The key question is not “Can Tanzu run Kubernetes?” It can. The key question is “Which operating model do we want to fund?” Tanzu funds a vendor-integrated VMware-centered operating model. Open-source assemblies fund internal platform engineering.

Managed Kubernetes funds cloud-provider lifecycle ownership. OpenShift funds a Red Hat-centered enterprise platform. Rancher funds a SUSE-backed management layer with open-source access. Gardener funds a Kubernetes-as-a-Service model with hosted control planes. Pick the model before picking the tool.

Did You Know?

Broadcom completed the VMware acquisition on November 22, 2023, and VMware by Broadcom announced the end of perpetual license sales in December 2023.
Tanzu Community Edition was retired in 2022, and its GitHub repository was archived on June 28, 2023.
Public customer reports in 2024 described VMware renewal increases around 300%, while other 2024 reports cited complaints around 500% or 600%.
Many Tanzu building blocks are open-source projects you can inspect directly, including Cluster API, Antrea, Contour, Harbor, Velero, Sonobuoy, Flux CD, Cartographer, Knative, and Cloud Native Buildpacks.

Common Mistakes

Mistake	Why It Happens	How to Fix It
Saying “Tanzu” without naming the product	The brand covers cluster lifecycle, vSphere integration, fleet management, and developer workflows	Start every review with TKG, vSphere with Tanzu, TMC, TAP, or legacy TKGI/TCE called out explicitly
Treating the Supervisor as a normal app cluster	It exposes Kubernetes APIs, so teams assume it is a general-purpose cluster	Put application workloads in workload clusters unless current product docs and support say otherwise
Evaluating TAP before cluster lifecycle is stable	Developer demos are easier to visualize than day-2 cluster operations	Stabilize cluster creation, upgrades, ingress, CNI, backup, and access first
Comparing list prices instead of three-year platform cost	License cost is visible, migration labor and operational risk are harder to estimate	Include subscription, staff time, migration, training, support, downtime risk, and exit costs
Assuming TMC replaces GitOps	TMC manages fleet concerns, while GitOps manages desired workload state	Define ownership boundaries between fleet policy and application deployment
Copying old TKGI or TCE tutorials	Search results preserve retired or legacy material	Verify current release docs, lifecycle status, and supported paths before following a guide
Ignoring vSphere-specific failure domains	Kubernetes engineers may not inspect vCenter tasks, storage policy, image libraries, or load balancer pools	Debug Cluster API objects and vSphere resources together
Assuming open-source alternatives are automatically cheaper	Tooling is free, but integration and support are not	Staff the platform like a product if you assemble it yourself

Quiz

Your company already runs VCF, vSAN, NSX, and hundreds of production VMs. Application teams want Kubernetes, but some services must remain VMs. Which Tanzu architecture do you evaluate first and why?
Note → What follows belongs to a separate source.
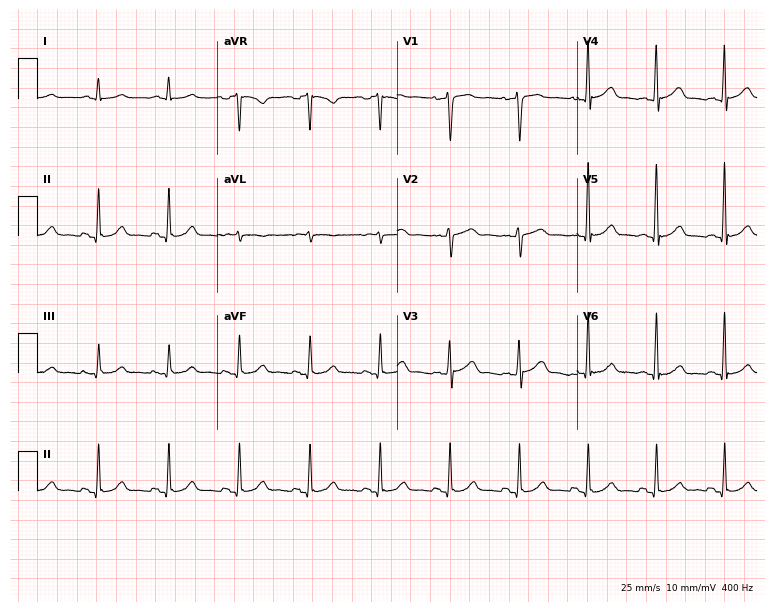
12-lead ECG from a man, 51 years old. Labelled as a normal ECG.
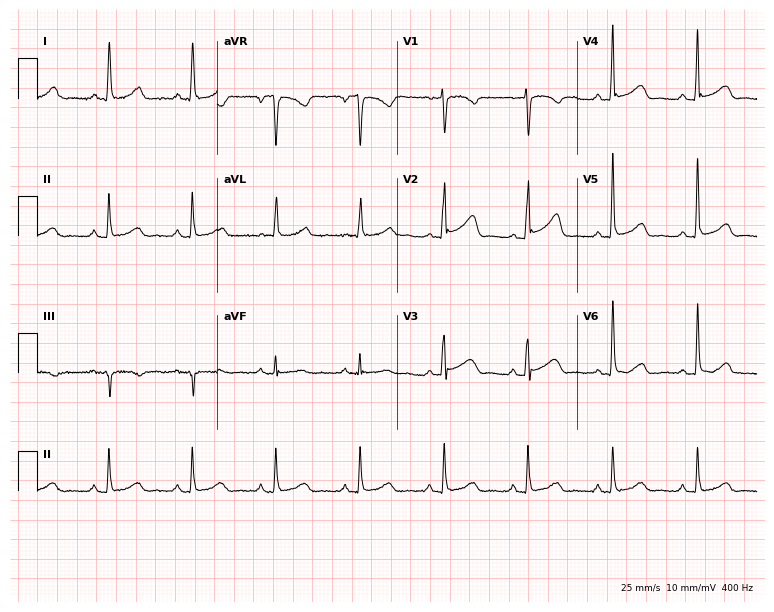
12-lead ECG from a 70-year-old woman (7.3-second recording at 400 Hz). Recorded interpretation: within normal limits.

Start with vSphere with Tanzu plus workload clusters. The VM Service can help expose VM consumption through Kubernetes-style APIs while workload clusters give application teams normal Kubernetes environments. Because the organization already operates the VMware stack, the vSphere integration may reduce organizational friction. You should still model licensing and compare alternatives, but the existing estate makes Tanzu a plausible fit.

A platform team asks for TAP because cluster upgrades are inconsistent across eight clusters. What should you recommend?

Do not start with TAP. TAP addresses developer delivery workflows, not the core cluster lifecycle problem. The team should evaluate TKG, vSphere with Tanzu, Rancher, Gardener, or vanilla Cluster API depending on infrastructure and support needs. After cluster lifecycle is repeatable, TAP or a Backstage-based assembly can be considered for developer experience.

A workload cluster creation request is accepted, but no nodes join. Which objects and systems do you inspect before blaming Kubernetes?

Inspect Cluster API resources such as Cluster, MachineDeployment, MachineSet, Machine, related templates, and namespace events. Then inspect vSphere-side resources such as VM creation tasks, storage policy, VM class, image availability, namespace quota, and load balancer address pools. vSphere with Tanzu spans Kubernetes and vCenter, so either plane can explain the failure. The fastest debug path correlates both timelines.

Your organization has a mature Backstage portal, Argo CD, Tekton, Cilium, Velero, and Kyverno platform. A vendor proposes TAP. What is the evaluation risk?

The risk is buying overlap rather than capability. TAP may duplicate existing portal, pipeline, delivery, policy, and build functions. The evaluation should identify which system becomes authoritative for templates, supply chains, policy, and deployment state. If the existing platform is well owned, TAP may add cost without reducing operational burden.

A CIO sees a 300% VMware renewal increase and asks whether Kubernetes should move off Tanzu immediately. How should the platform team respond?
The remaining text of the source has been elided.